AIM OF THE EXERCISE: Take the lines from the one containing "Totale der Backbordansicht" through the final line below and restate them exactly. Omit the pictures.

EXERCISE DATA:
• • • •

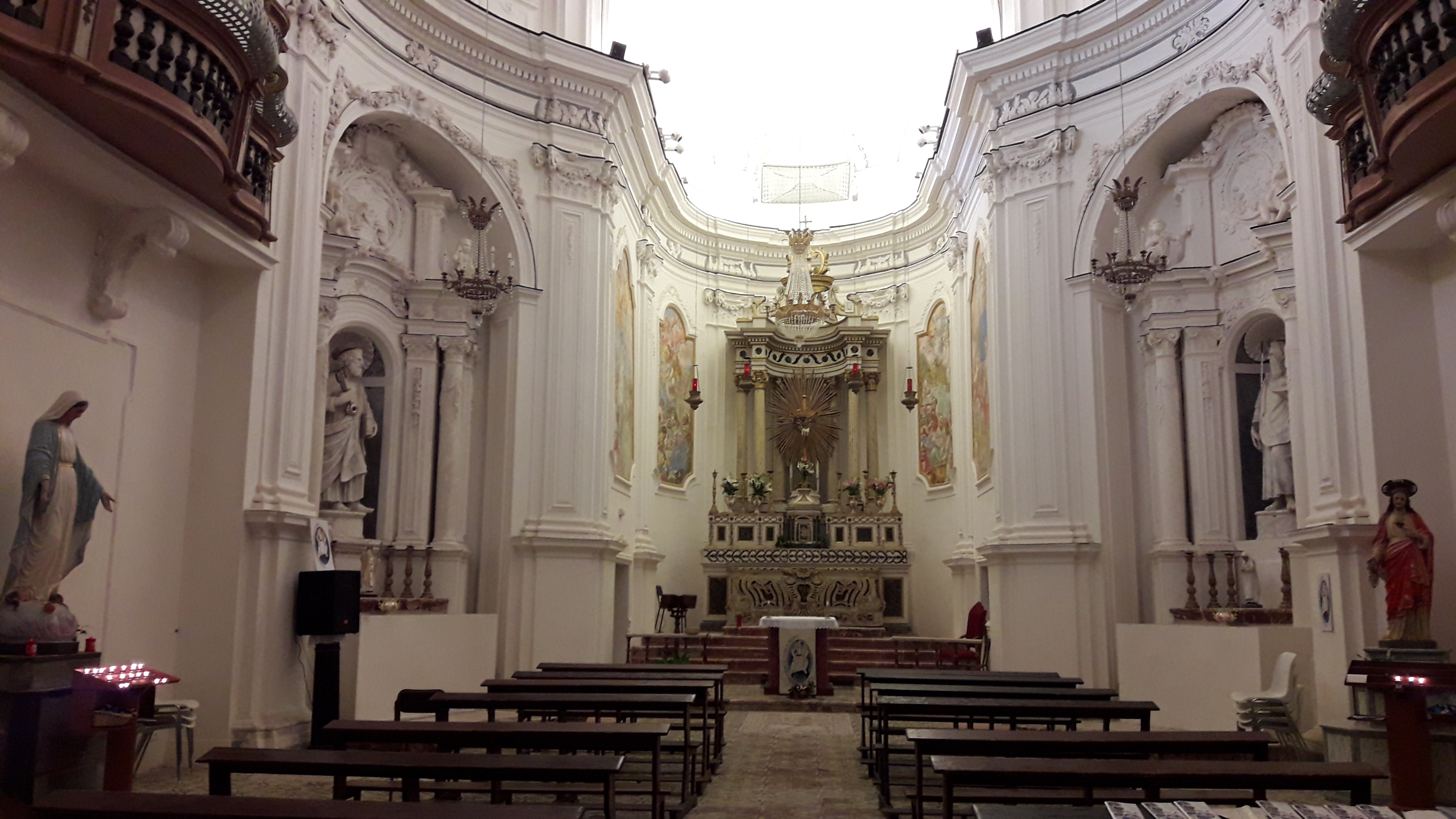 Interno della chiesa di S. Pietro, di fronte l'omonimo monastero (poi S. Rocco e oggi sede del Centro scientifico E. Majorana). Erice, Sicily
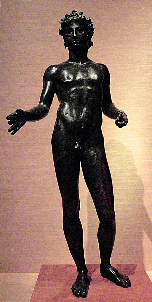 Efebo de Antequera. Escultura romana de bronce del s. I d. e. Representa a un joven a tamaño natural (1,54 cm.), en su pubertad, iniciando un pasito hacia adelante. Puede tratarse de una copia o adaptación de época romana de un modelo original griego del período clásico (s. V. a. e.), de autor desconocido, mas no sería extraño que fuera de Fidias o Praxíteles. El efebo está desnudo y coronado de corimbos y yedra, concebido como un stephanéphoros o quizá mejor lampadophoros, para un ambiente de un triclinium o áulico a efectos fundamentalmente decorativos. El punto exacto del hallazgo de la pieza se desconoce. Sólo se sabe que fue encontrado de forma casual en el cortijo conocido como Las Piletas, propiedad del Sr. Jiménez Blázquez, hacia 1950. Su viudad donó la escultura al Ayuntamiento de Antequera, a cuyo museo retornará en noviembre de 2010. Actualmente y hasta el 30 de octubre se puede contemplar en el Palacio Episcopal de Málaga. Según García Bellido esta es la "pieza antigua más hermosa salida de suelo peninsular".
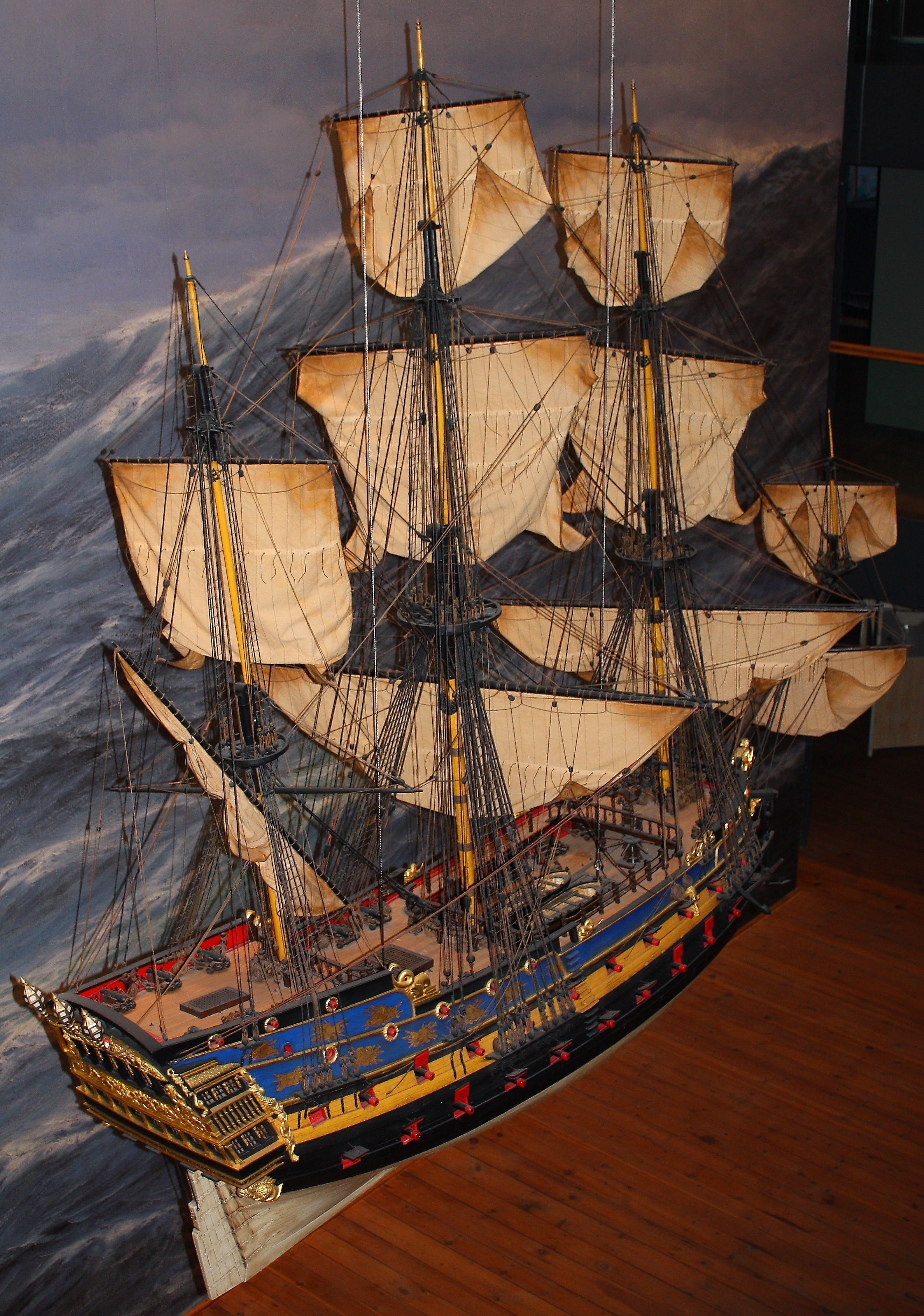 Totale der Backbordansicht des Konvoischiffes Wapen von Hamburg (III)
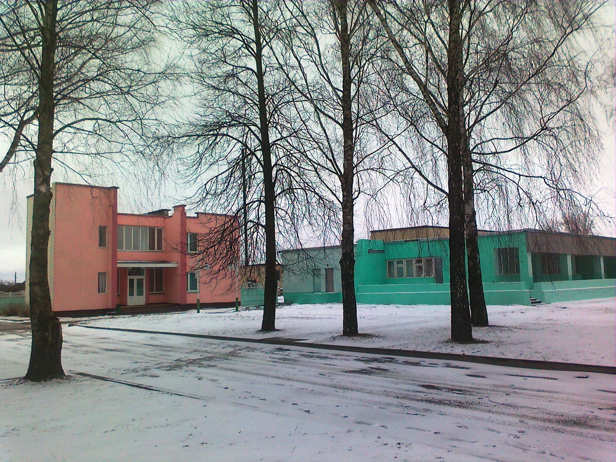 агрогородок Ковали, ул. Центральная

• • • •

REPLY:
 Totale der Backbordansicht des Konvoischiffes Wapen von Hamburg (III)
 агрогородок Ковали, ул. Центральная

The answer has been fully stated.